1. An audio and video retrieval method is characterized by comprising the following steps:

acquiring an input search term;

determining a retrieval result according to the relevance between the text content corresponding to each target text document and the retrieval word and the audio/video file corresponding to each target text document;

wherein determining text content related to the search term from the target text document comprises:

2. The audio-video retrieval method of claim 1, wherein the determining of the retrieval result through the correlation between the text content corresponding to each target text document and the retrieval word and the audio-video file corresponding to each target text document comprises:

and sequencing the audio/video files corresponding to the target text documents according to the degree of correlation between the text content corresponding to each target text document and the search word, wherein the sequenced audio/video files are used as the search result.
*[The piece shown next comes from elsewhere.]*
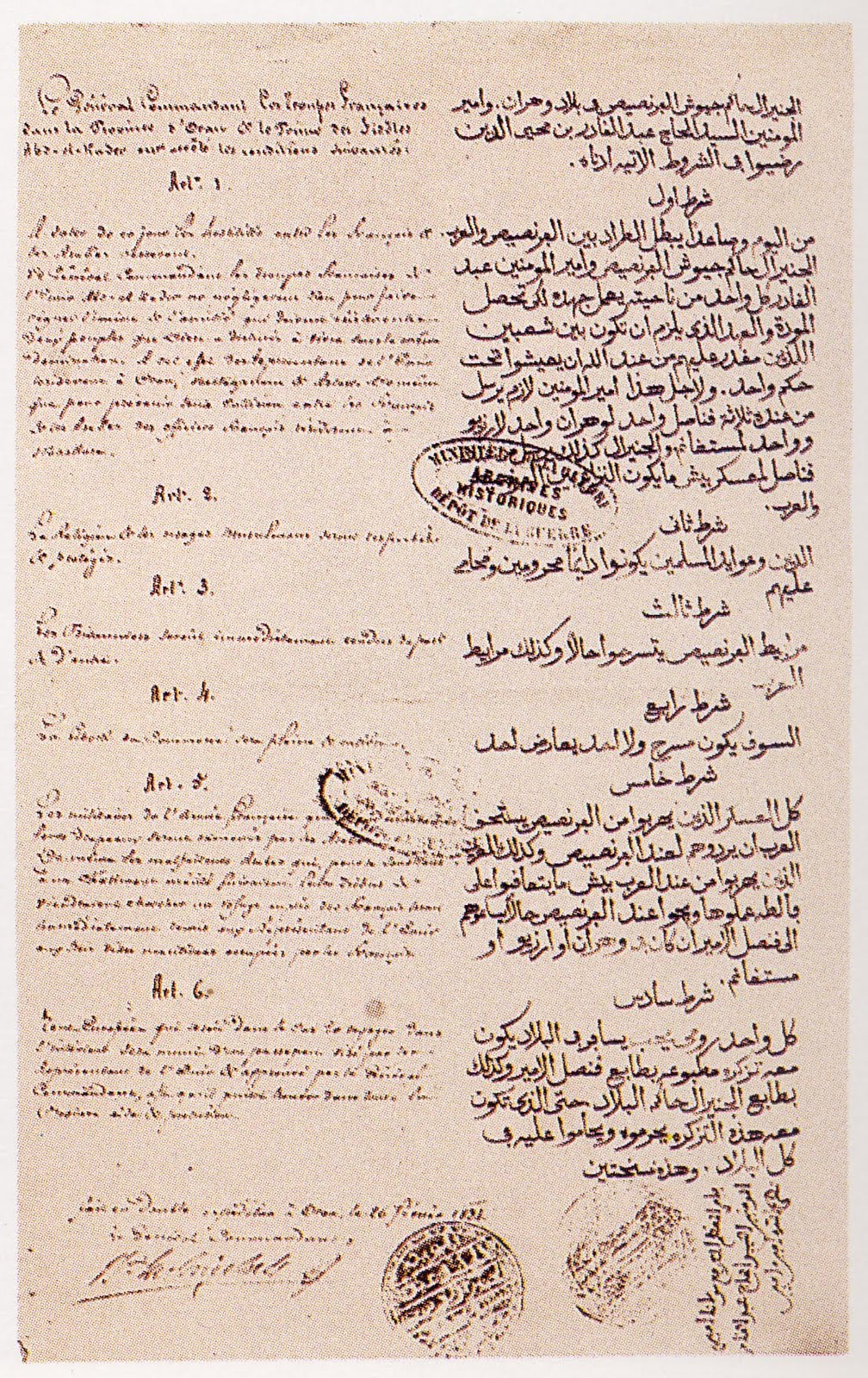 Traité de paix et d'amitié conclu à Oran le 26 février 1834 entre la France et Abd-el-Kader.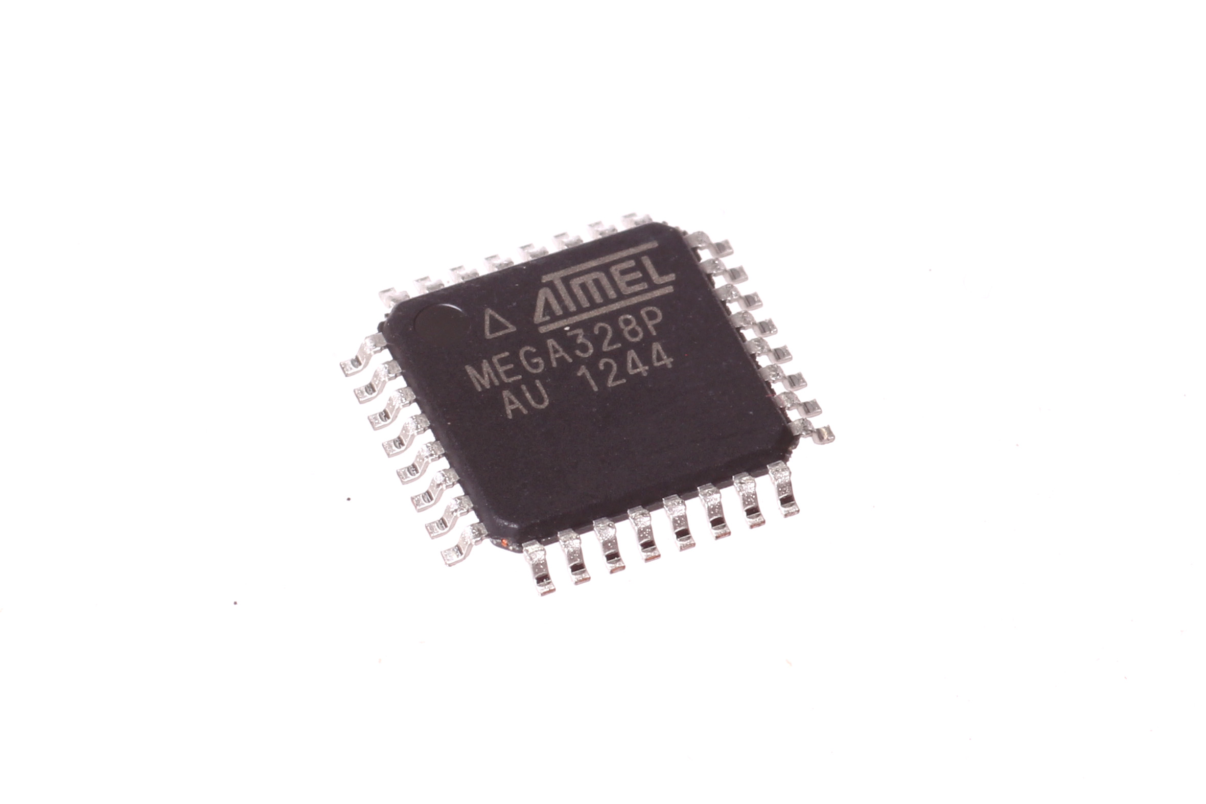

3. The audio-video retrieval method according to claim 1, wherein before the de-duplication and merging processing is performed on the target local document corresponding to each target sentence, the method further comprises:

4. The audio/video retrieval method according to claim 1, wherein the step of sequentially expanding each target sentence serving as a reference sentence to two sides according to a preset first expansion rule to obtain a target local document corresponding to the target sentence comprises:

5. The audio-video retrieval method according to claim 4, wherein the step of traversing and searching boundary sentences to two sides of the reference sentence by using the target sentence as the reference sentence comprises:

6. The audio/video retrieval method according to claim 3, wherein the step of sequentially expanding the target local document corresponding to the target sentence to both sides according to a preset second expansion rule by using the target local document as a reference local document to obtain a target local document after secondary expansion comprises:

7. The audio-video retrieval method according to claim 6, wherein the step of respectively traversing and searching boundary sentences to both sides of a reference local document by using a target local document corresponding to the target sentence as the reference local document comprises:

8. The audio-video retrieval method of claim 7, wherein the determining the relevance of the currently traversed sentence to the reference local document comprises:

9. The audio-video retrieval method of claim 2, wherein the sorting of the audio-video files corresponding to each target text document according to the degree of correlation between the text content corresponding to each target text document and the retrieval word comprises:

10. The audio-visual retrieval method of claim 2, wherein after determining the target text document, the method further comprises:

the sorting of the audio and video files corresponding to each target text document according to the degree of correlation between the text content corresponding to each target text document and the search word includes:

11. An audio-video retrieval device, comprising: the system comprises an acquisition module, a related document determining module, a related text determining module and a retrieval result determining module;

the acquisition module is used for acquiring the input search terms;

the retrieval result determining module is used for determining a retrieval result according to the correlation degree of the text content corresponding to each target text document and the retrieval word and the audio and video file corresponding to each target text document;

12. The audiovisual retrieval device of claim 11, wherein said relevant text determination module further comprises: a document extension module;

13. An audio-video retrieval device, comprising: a memory and a processor;

the memory is used for storing programs;

acquiring an input search term;

and carrying out duplication removal and merging treatment on the target local documents corresponding to the target sentences to obtain texts related to the search words after treatment.

14. A readable storage medium, on which a computer program is stored, which, when being executed by a processor, carries out the steps of the audiovisual retrieval method according to any of claims 1 to 10.